NFL spokesman Greg Aiello (2005): We have been studying concussions for years with independent experts and published our findings.  We do not believe that Dr. Omalu’s paper represents valid science.”

Dr. Ira Casson, co-chair of the NFL MTBI Committee was, surprisingly, a neurologist.  In testimony before congress in 2009, Casson has this to say:  There is not enough valid, reliable, or objective scientific evidence to determine whether or not repeat head impacts in professional football result in long-term brain damage.” 

Dr.
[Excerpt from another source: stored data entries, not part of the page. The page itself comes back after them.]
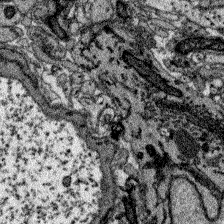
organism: Zebrafish
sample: Larval olfactory bulb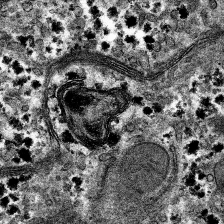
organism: Mouse
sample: Mouse hepatocytes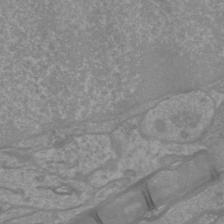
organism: Mouse
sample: Cortical neurons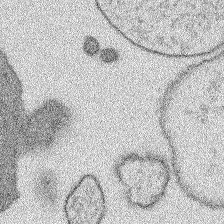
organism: Human
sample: HeLa cells

Omalu did not consider himself a whistleblower.  His sole intent was to call attention to the matter of the possible consequences of playing football.  He expected the NFL to embrace his discovery and work to change the culture of how to better safely conduct the game of football, to let Omalu’s findings usher in a new beginning.  In other words, there was the world before the atomic bomb, and there was the world after the atomic bomb.  The dichotomy was that simple.  There was football prior to definitive scientific proof of serious brain damage to its participants, and there was football after this dramatic revelation.  Could things really go on without acknowledgement and implementation of drastic change after this ground-breaking discovery?  Amazingly, that is exactly what happened.  The NFL decided to proceed with life as usual. 
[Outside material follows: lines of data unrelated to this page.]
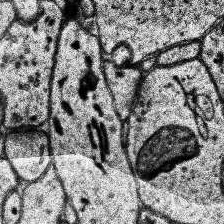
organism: Human
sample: Temporal Lobe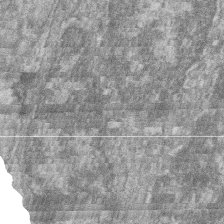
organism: Zebrafish
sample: Cilia; retinal pigment epithelium

After Omalu’s second paper, the MTBI Committee again dismissed his findings.  The NFL and its media surrogates continued to portray him as sensationalistic and not a credible source of information.  He began to face increasing professional isolation due to his professional stance.  He lost his job, there were both subtle and overt efforts to remove him from continued research on CTE, and efforts to continue to try to marginalize his credentials.  His access to brains from deceased former NFL players became restricted. These events crushed Omalu’s spirit, and, unable to rationally explain the circumstances, he began a slow, deep dive into the depths of another episode of major depression. 

“They tried to retract my paper.  The (NFL) hired consultants who used newspapers and journalists and other physicians to discredit me.  One time I was at a conference, and I heard a woman speaking about me with about ten men.  She was saying all types of offensive things about me.  I came into the circle and said, “Excuse me, have you ever met Dr. Omalu?  She said “no, and I don’t want to meet him.” I said, “then where did you get all these things you’re saying about me?   Because I am Dr. Omalu, and we’ve never met.”  She just walked away.  She didn’t even know me, but she was talking with authority.  I applied for a grant from the National Institutes of Health (the NIH) to study CTE.  I didn’t get the grant.  Imagine.  A lawyer who was working for the NFL told me that the league reached out to media executives to tell them to stop interviewing me.  A meeting was also held where any corporation that made money (by being involved with the) NFL was advised not acknowledge me on their media platforms.  They said, “There’s a relationship here, and if you want to keep that relationship….” Before I knew it, I was shut out of everything.”